TaskExecutor # establishJobManagerConnection

TaskExecutor # offerSlotsToJobManager，这里就是遍历已经分配的TaskSlot，然后每个TaskSlot会生成一个SlotOffer（里面是allocationId，slotIndex，resourceProfile），这个会通过RPC发给 JM。

private void offerSlotsToJobManager(final JobID jobId) {

				final Iterator<TaskSlot<Task>> reservedSlotsIterator = taskSlotTable.getAllocatedSlots(jobId);

				final JobMasterId jobMasterId = jobManagerConnection.getJobMasterId();

				final Collection<SlotOffer> reservedSlots = new HashSet<>(2);

				while (reservedSlotsIterator.hasNext()) {

					SlotOffer offer = reservedSlotsIterator.next().generateSlotOffer();

					reservedSlots.add(offer);

				}

    			// 把 SlotOffer 通过RPC发给 JM

				CompletableFuture<Collection<SlotOffer>> acceptedSlotsFuture =

                    jobMasterGateway.offerSlots(

                            getResourceID(),

                            reservedSlots,

                            taskManagerConfiguration.getTimeout());

}

JobMaster # offerSlots 。程序执行到 JM。当 JM 收到 SlotOffer时候，就会根据 RPC传递过来的 taskManagerId 参数，构建一个 taskExecutorGateway，然后这个 taskExecutorGateway 被赋予为 AllocatedSlot . taskManagerGateway。这样就把 JM 范畴的 Slot 和 Slot 所在的 taskManager 联系起来。

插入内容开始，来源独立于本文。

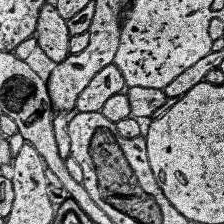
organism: Human
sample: Temporal Lobe

public CompletableFuture<Collection<SlotOffer>> offerSlots(

			final ResourceID taskManagerId,

			final Collection<SlotOffer> slots,

			final Time timeout) {

		Tuple2<TaskManagerLocation, TaskExecutorGateway> taskManager = registeredTaskManagers.get(taskManagerId);

		final TaskManagerLocation taskManagerLocation = taskManager.f0;

		final TaskExecutorGateway taskExecutorGateway = taskManager.f1;

		final RpcTaskManagerGateway rpcTaskManagerGateway = new RpcTaskManagerGateway(taskExecutorGateway, getFencingToken());

		return CompletableFuture.completedFuture(

			slotPool.offerSlots(

				taskManagerLocation,

				rpcTaskManagerGateway,

				slots));

	}

SlotPoolImpl # offerSlots

SlotPoolImpl # offerSlot，这里根据 SlotOffer 的信息生成一个 AllocatedSlot，对于 AllocatedSlot 来说，有效信息就是 slotIndex, resourceProfile。提醒，AllocatedSlot implements PhysicalSlot。

boolean offerSlot(

			final TaskManagerLocation taskManagerLocation,

			final TaskManagerGateway taskManagerGateway,

			final SlotOffer slotOffer) {

    // 根据 SlotOffer 的信息生成一个 AllocatedSlot，对于 AllocatedSlot 来说，有效信息就是 slotIndex, resourceProfile

	final AllocatedSlot allocatedSlot = new AllocatedSlot(

       allocationID,

       taskManagerLocation,

       slotOffer.getSlotIndex(),

       slotOffer.getResourceProfile(),

       taskManagerGateway);

    allocatedSlots.add(pendingRequest.getSlotRequestId(), allocatedSlot);

		if (pendingRequest != null) {

			allocatedSlots.add(pendingRequest.getSlotRequestId(), allocatedSlot);

      // 这里取出了 pendingRequest 的 Future, 就是我们之前的 Future 3，进行回调

			if (!pendingRequest.getAllocatedSlotFuture().complete(allocatedSlot))

            {

				// we could not complete the pending slot future --> try to fulfill another pending request

				allocatedSlots.remove(pendingRequest.getSlotRequestId());

				tryFulfillSlotRequestOrMakeAvailable(allocatedSlot);

			}

		}

}

开始回调 Future 3，代码在 SlotSharingManager # createRootSlot 这里

FutureUtils.forward(

   slotContextFuture.thenApply(

      (SlotContext slotContext) -> {

         // add the root node to the set of resolved root nodes once the SlotContext future has

         // been completed and we know the slot's TaskManagerLocation

         tryMarkSlotAsResolved(slotRequestId, slotContext); // 运行到这里

         return slotContext;

      }),

   slotContextFutureAfterRootSlotResolution); // 然后到这里

开始回调 Future 2，代码在 SingleTaskSlot 构造函数，因为有 PhysicalSlot extends SlotContext，所以这里就把物理Slot 映射成了一个逻辑Slot

singleLogicalSlotFuture = parent.getSlotContextFuture()

   .thenApply(

      (SlotContext slotContext) -> {

         return new SingleLogicalSlot( // 回调生成了 SingleLogicalSlot

            slotRequestId,

            slotContext,

            slotSharingGroupId,

            locality,

            slotOwner);

      });

开始回调 Future 1，代码在这里，调用到后续 Deploy 时候设置的回调函数。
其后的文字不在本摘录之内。